Single by Blue Stahli

from the album Blue Stahli
- Released: May 5, 2009
- Genre: Industrial metal; alternative metal; electronica;
- Length: 4:26
- Label: FiXT
- Songwriter: Bret Autrey
- Producer: Klayton

Blue Stahli singles chronology
| "Scrape" (2008) | "ULTRAnumb" (2009) | "Throw Away" (2009) |

= ULTRAnumb =

"ULTRAnumb" is the third single by the American multi-genre project Blue Stahli. It remains as Blue Stahli's most popular song to date. A music video for the song was released on 7 February 2013.

==Overview==
ULTRAnumb is characterised by heavy use of guitars and modified vocals in tandem to layers of smooth harmonies. The song was produced by Klayton of Celldweller and mixed by Klayton and Bret. The female vocals in song are credited to Beth.

==Music video==
The song's accompanying music video features Blue Stahli in a pool full of blood, two women gossiping and having a beating human heart at a picnic, smashing it into a chunky mess and covering themselves in its blood, a choreographed dance with leathered suits and sand, and a short Celldweller guest appearance. The video was directed by Grant Mohrman.

== Track listing ==
1. ULTRAnumb - 4:26
2. ULTRAnumb (Instrumental) - 4:14
3. Crunkline (ULTRAnumb Demo) - 0:43 [Deluxe Edition Only]

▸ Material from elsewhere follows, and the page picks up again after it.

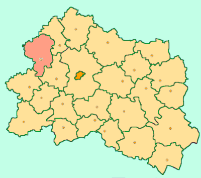 Orel Oblast map by Al Silonov Карта районов Орловской области
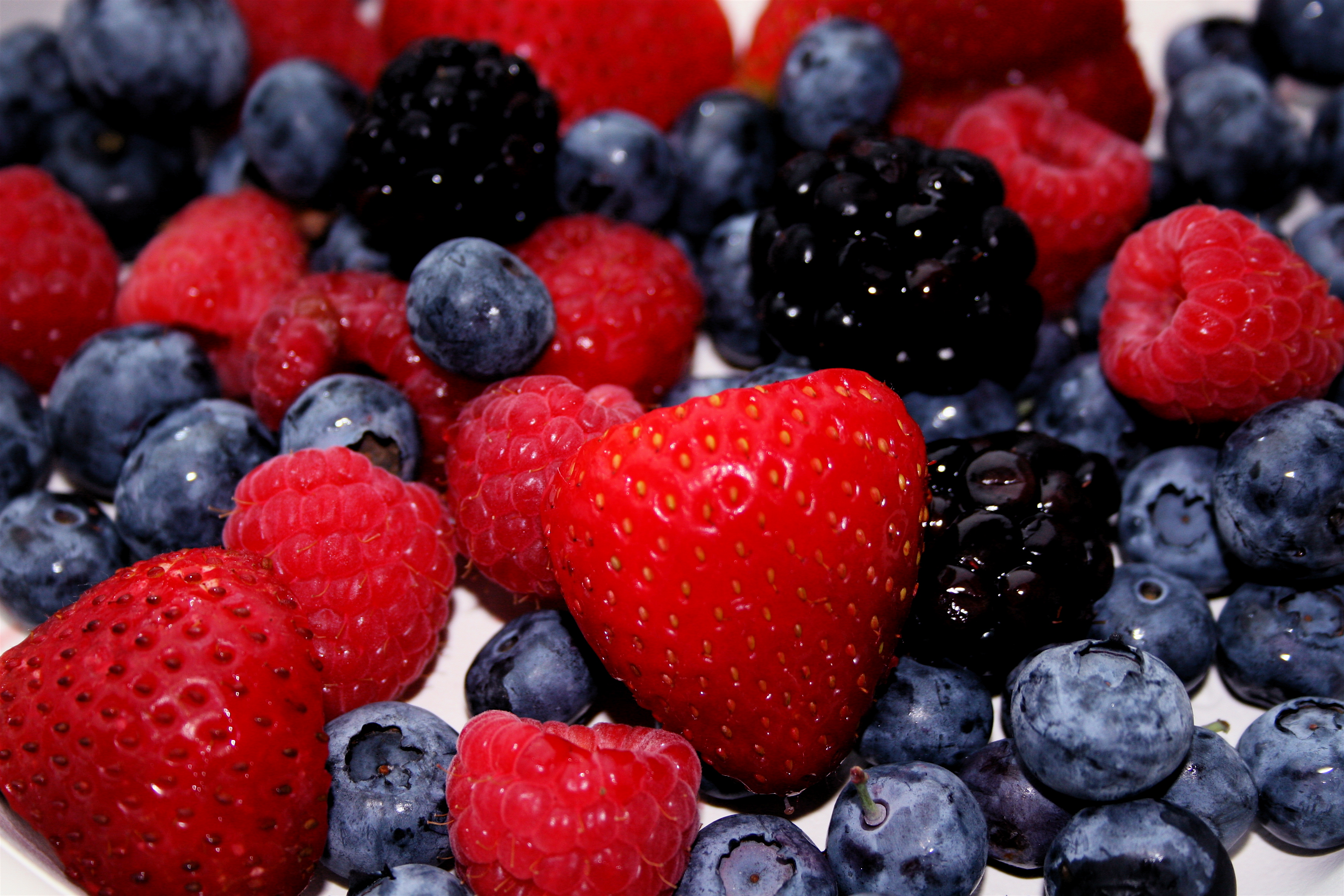 Summer berries.

=== ULTRAnumb Remix Compilation [Deluxe Edition] Track Listing ===
1. ULTRAnumb - 4:25
2. ULTRAnumb (Deep Field Drammar mix by Noise to Noizer) - 4:46
3. ULTRAnumb (Neonvision Remix) - 5:41
4. ULTRAnumb (Klonopins And Needles mix by Suynthetic Killing Unit) - 4:04
5. ULTRAnumb (Drum Style Mix By Greenox) - 5:47
6. ULTRAnumb (Exterminated Remix By Exterminated) - 5:05
7. ULTRAnumb (Metal Revision By Paul Udarov) - 3:36
8. ULTRAnumb (Unknown Remix By Gokay) - 4:19
9. ULTRAnumb (Feed Me More Mix By Animattronic) - 3:11
10. ULTRAnumb (Dragon From The West Mix By Billdisc) - 5:14
11. ULTRAnumb (Synoise Remix By Synoise) - 3:42
12. ULTRAnumb (MacHinnes Percocet Mix By MacHinnes) - 4:09
13. ULTRAnumb (Violated By Neon Sky) - 3:44
14. ULTRAnumb (Jato Unit-Hard Trance Radio Remix) - 5:02
15. ULTRAnumb (Lie Breath Mix By Echodeep) - 3:50
16. ULTRAnumb (Violated Remix By Armored Defiance) - 5:03
17. ULTRAnumb (Tweakerray Remix By Tweakerray) - 4:01
18. ULTRAnumb (Enslavement Mix By Pulsedaemon) - 4:06

== Song's Usage ==
"ULTRAnumb" appears in the trailer for From Paris With Love and in the 2010 movie, Jonah Hex.

"ULTRAnumb" was used in a promo for The CW series Arrow, along with the video game KickBeat.

Beginning with the 2016–2017 season, the Philadelphia Flyers played "ULTRAnumb" before the start of home games.